HL7Spy Enterprise and Professional Only

The Bulk Compare tool allows messages from 2 different Tabs (files) to be compared for differences in message structure and content.

Baseline and Candidate Message Sets

A typical use of this tool is to compare the output of 2 different Integration Engines using the same source file. In the image below a source file is being processed by a "Legacy Integration Engine" resulting in a "Baseline File" and by a "Replacement Integration Engine", resulting in the "Candidate File".

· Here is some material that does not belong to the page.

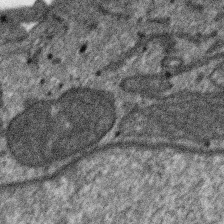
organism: Human
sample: Lung epithelial cells infected with SARS-CoV-2

In HL7Spy we use the terminology "Baseline" to represent the expected (or correct) output, and the "Candidate" to represent the file being compared to the "Baseline". 

Linking Tabs

The principle behind the operation of this tool is to "link" 2 Message Tabs together by using a field (called the key path) within the message that identifies the same message in each tab. Once the equivalent message from each tab has been identified, a comparison is performed, and the differences noted. By default, the key path is MSH-10 (Message Control ID) but this can be configured to use any combination of fields within the message.

Linking 2 tabs is accomplished by clicking the "Bulk Compare" option in the main window and selecting the "Baseline" and "Candidate" message tabs as shown below. (Note the message files need to be first loaded in HL7Spy before they will appear in the Bulk Compare tool.)


Running the Comparison

Once the tabs have been selected for comparison, select the "Run" button to start the comparison process. Bulk message comparison is performed by taking each message in the Baseline tab and finding a matching message in the Candidate tab and looking for any differences between the 2 messages. Any differences that are found are recorded and saved for later navigation and reporting. A summary of the results is displayed in the main Bulk Compare window, an example of which is shown below.


Interpreting the Results

Results are displayed with one row per message type. The "(All)" row represents the aggregate of the results for all message types.

In this example, the 2 message tabs being compared each had 100,000 messages and were very close to being identical. In fact, there were only 4 messages that had differences (shown in orange): 2 ADT^A08, 1 ORM, and 1 ORU message. The total number of fields that had differences was 10: 2 fields across all A08s, 1 ORM, and 7 fields across all R01 messages.

A definition of the columns from left to right are as follows:

Type - The type of message of HL7 message.

Baseline - the number of messages in the Baseline tab.

Candidate - the number of messages in the Candidate Tab.

Exact - the number of messages that are identical, or binary equal.

Exact % - the percentage of messages that are exactly the same.

Same - the number of messages that are semantically the same. Meaning they have the same content, but may have an extra empty field, or a field that was configured to be explicitly ignored.

Same % - the percentage of messages are semantically the same.

Diff - then number of messages that are different between the Baseline and Candidate tabs.

Not in Candidate - the number of messages in the Baseline tab that were not found in the Candidate tab.

Not in Baseline - the number of messages in the Candidate tab that were not part of the Candidate message set.

Field Diffs - the total number of fields that were different between the Baseline and Candidate message sets.

Errors - the number of parsing errors found during message comparison.

Navigating Message Differences

Clicking the "+" on the left of a row in the Bulk Comparison Summary window will display the list of messages that are Different, Exact, or the Same and includes the Key used to identify the messages as well as the index of the message in both the Baseline and Candidate message tabs.



Clicking on a row will display the Baseline message and the Candidate message in the "Compare" tool with the Baseline displayed in the left window and the Candidate message being displayed in the right window.


Summary of Field Differences

The Field Differences view provides an HL7 Field centred view on the changes across the selected message type. In the image below all 10 fields that were different are displayed with the Baseline and Candidate field values shown in the last 2 columns. A summary of changes based on each unique HL7 Path can be found in the "Field Difference Summary".

Ignore Fields

If specific fields are not relevant to the comparison results, they can be ignored adding them "Paths to Ignore" setting.

Examples:

  • ORC-3.2 - ignore the 2nd component of ORC-3
  • ID-5[2] - ignore the 2nd repeat of PID-5
  • OBX[*]-11 - ignore the 11th field of all OBX segments
  • IN1, or IN1[1] - ignore the 1st IN1 segment
  • IN1[*] - ignore all IN1 segments